(Collected data)
Segment Open
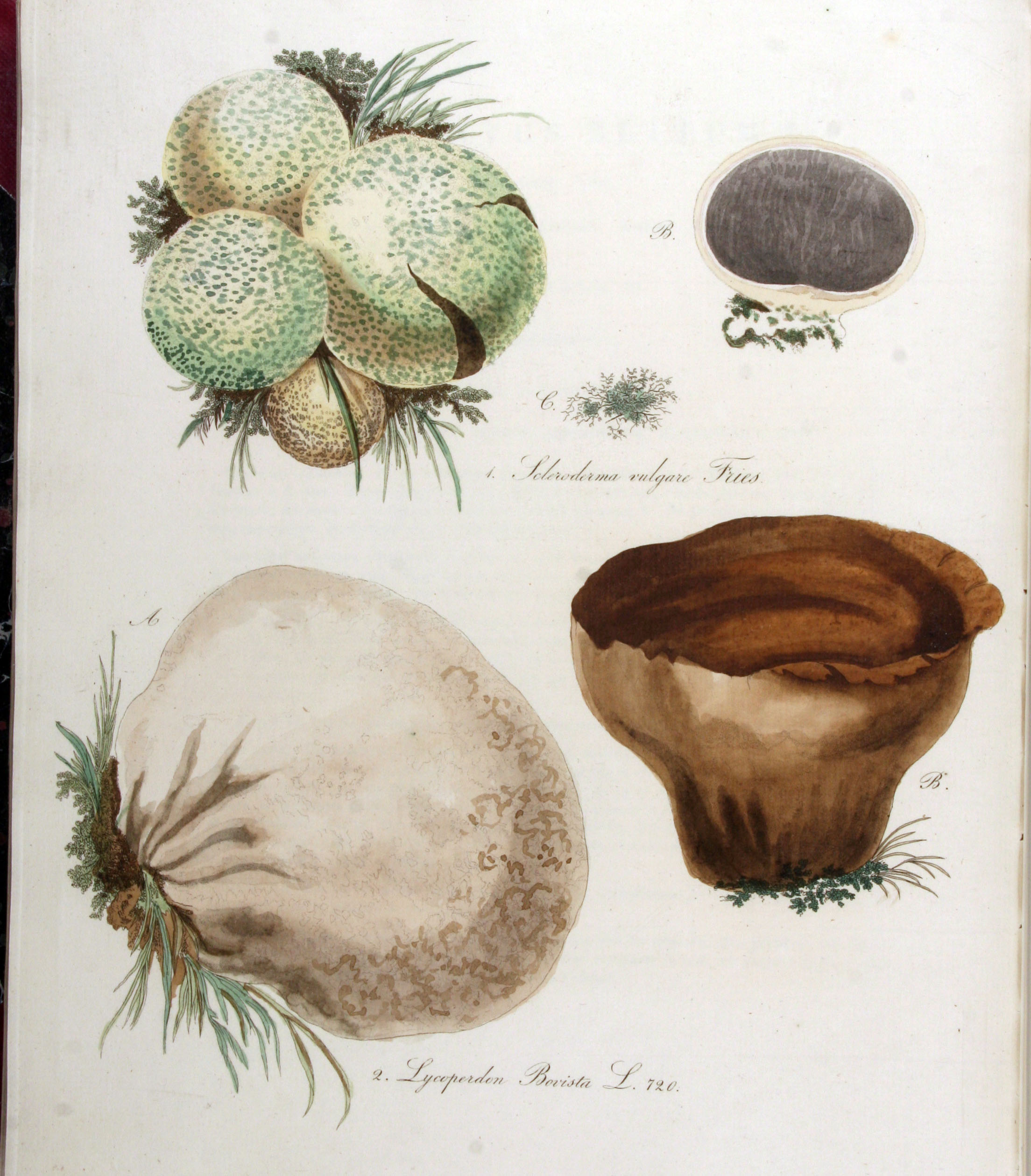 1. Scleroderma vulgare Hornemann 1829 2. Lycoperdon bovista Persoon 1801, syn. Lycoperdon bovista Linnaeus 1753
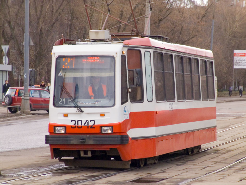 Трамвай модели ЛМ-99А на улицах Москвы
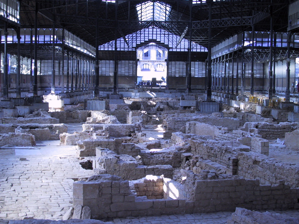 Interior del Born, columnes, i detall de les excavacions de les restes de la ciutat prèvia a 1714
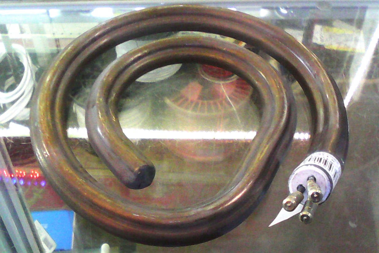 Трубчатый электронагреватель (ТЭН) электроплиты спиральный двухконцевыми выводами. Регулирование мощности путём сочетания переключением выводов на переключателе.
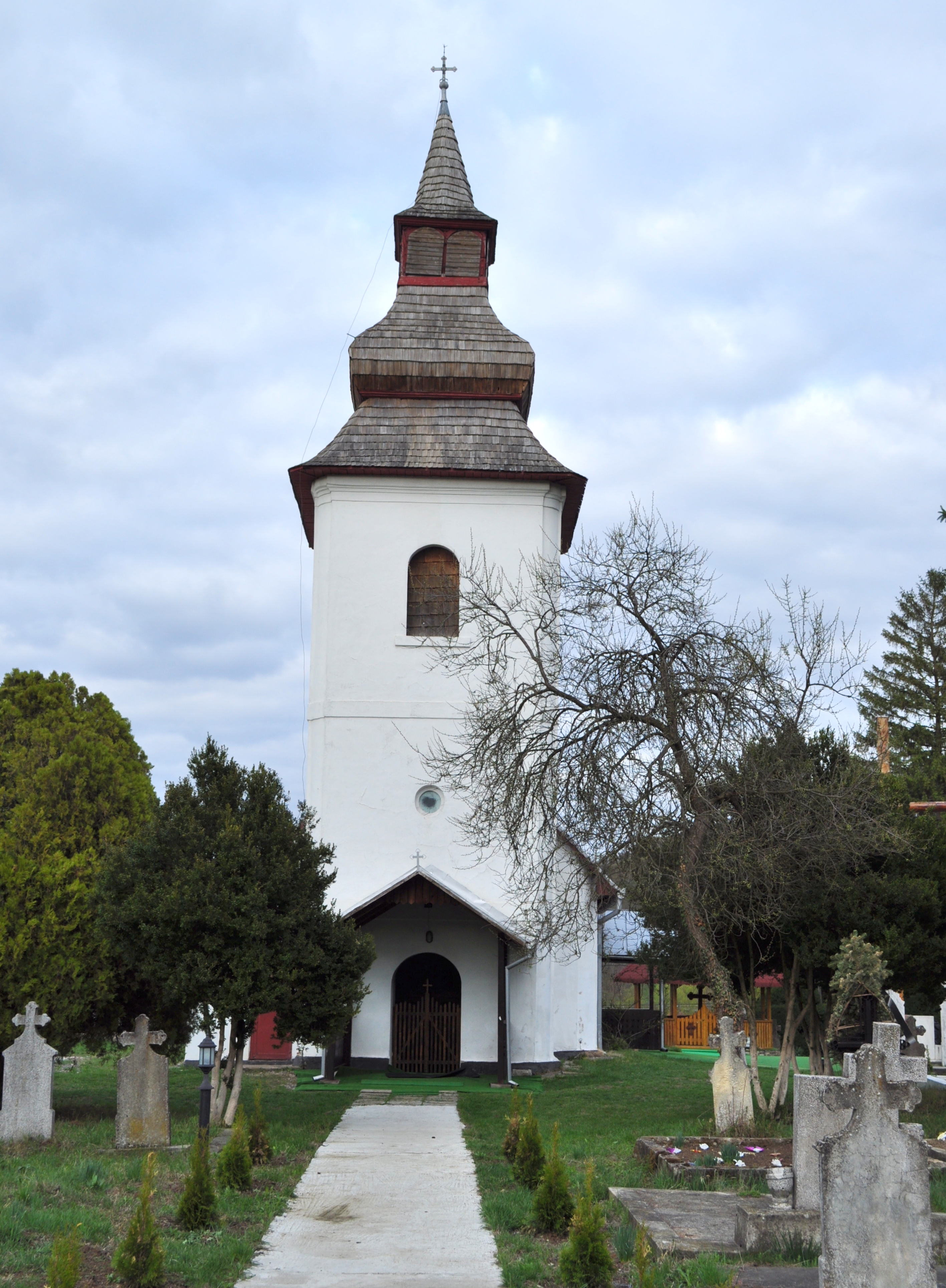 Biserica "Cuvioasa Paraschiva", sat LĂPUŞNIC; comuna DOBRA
Segment Closed
▸ **Work task**: Would you output the data exactly, without any of its images?

▸ **Written solution**:
 1. Scleroderma vulgare Hornemann 1829 2. Lycoperdon bovista Persoon 1801, syn. Lycoperdon bovista Linnaeus 1753
 Трамвай модели ЛМ-99А на улицах Москвы
 Interior del Born, columnes, i detall de les excavacions de les restes de la ciutat prèvia a 1714
 Трубчатый электронагреватель (ТЭН) электроплиты спиральный двухконцевыми выводами. Регулирование мощности путём сочетания переключением выводов на переключателе.
 Biserica "Cuvioasa Paraschiva", sat LĂPUŞNIC; comuna DOBRA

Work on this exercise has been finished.